I jolt up awake from that weird dream. My face is drenched in tears. Why? I have no idea.

Who the hell was that?

I shook my head in attempt to get rid of the thoughts.

Lately, I've been getting these weird dreams about a guy. I can't see his face. But I can tell he's a guy cause of his voice.

For some reason it's very comforting and everytime I get these dreams I wake up with teary eyes.

I finally have a little motivation to get out of bed.

I walk to the huge glass window near my bed.

I live in a condo in New York.

I became a song writer. It has always been my dream to become one.

At least I think so. I lost my memories when I was 18 due to a surgery to cure my brain cancer.

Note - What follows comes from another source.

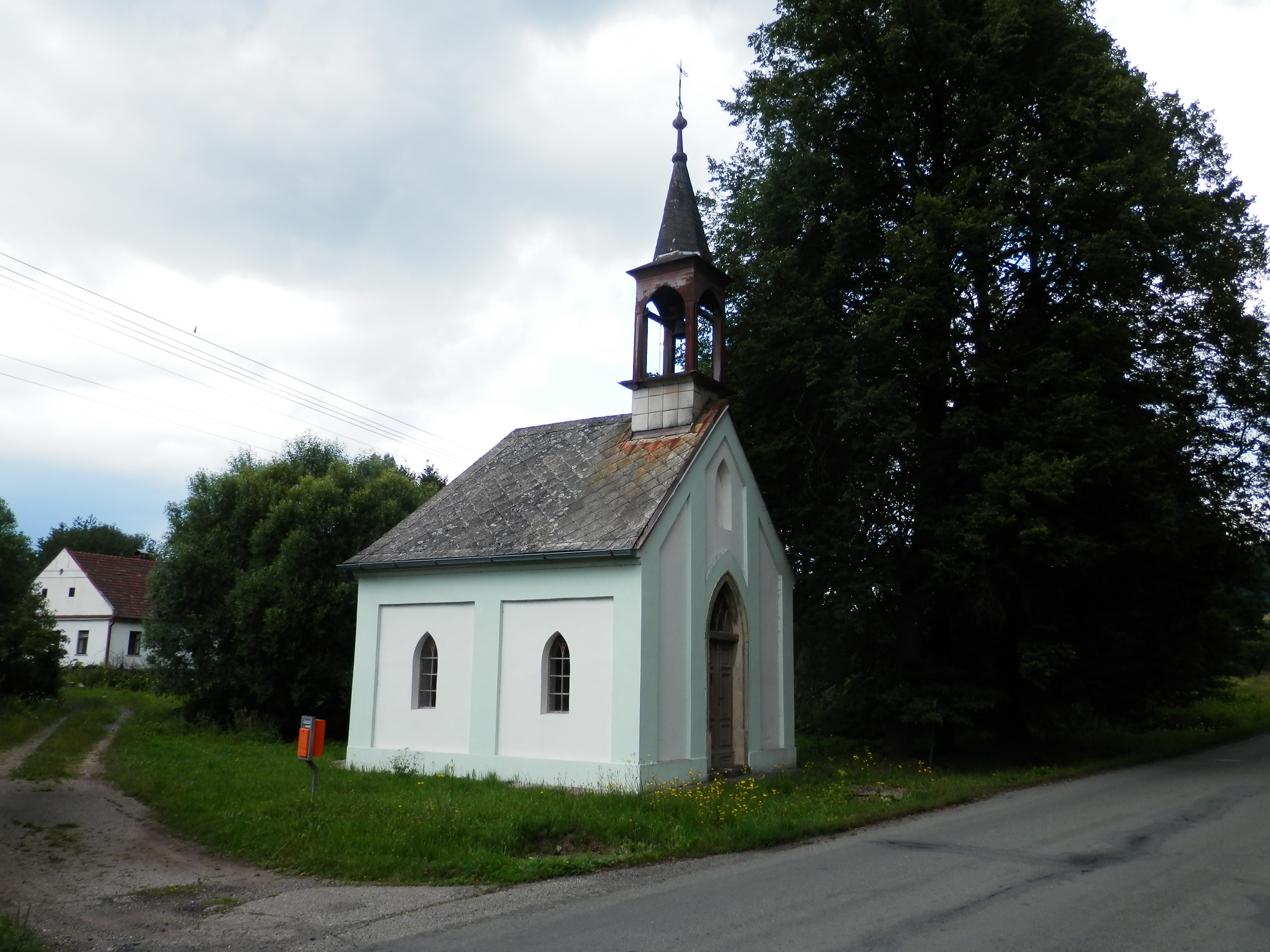 Šnekov

I sigh and go to the kitchen.

I look through my fridge and it's quite empty except for a piece of chocolate fudge cake leftover from my birthday last week.

I guess that would do for breakfast. I'm just gonna go to the grocery store later.

I sit down on the floor at the balcony with my phone next to me. I stare at my phone.

Should I call them?

I haven't seen my besties and family since 5 months. I miss them.

I sigh and shake my head.

I take my phone and play my Spotify list. My newest song 'skyscraper' comes on and I hum to it.

No I'm not a singer. I'm a songwriter. I've always wanted to be a singer but I just didn't have the courage. I have anxiety.

I'm scared of making a fool of myself, making the smallest mistake or being judged.

Yes I know it's stupid. So what? Everyone gets judged.

But it's hard not everyone understands.

Anyway, after this I have work. I can come by anytime I want.

I felt a sudden urge to want to go to work. I felt like something good but bad is going to happen today.

I get up and put my plate of cake in the dishwasher and got ready for work.

-•-

After taking a shower, I smelled like strawberries. God do I love strawberries.

I went to my closet and take out something suitable for work but still cute. What? I'm only 22.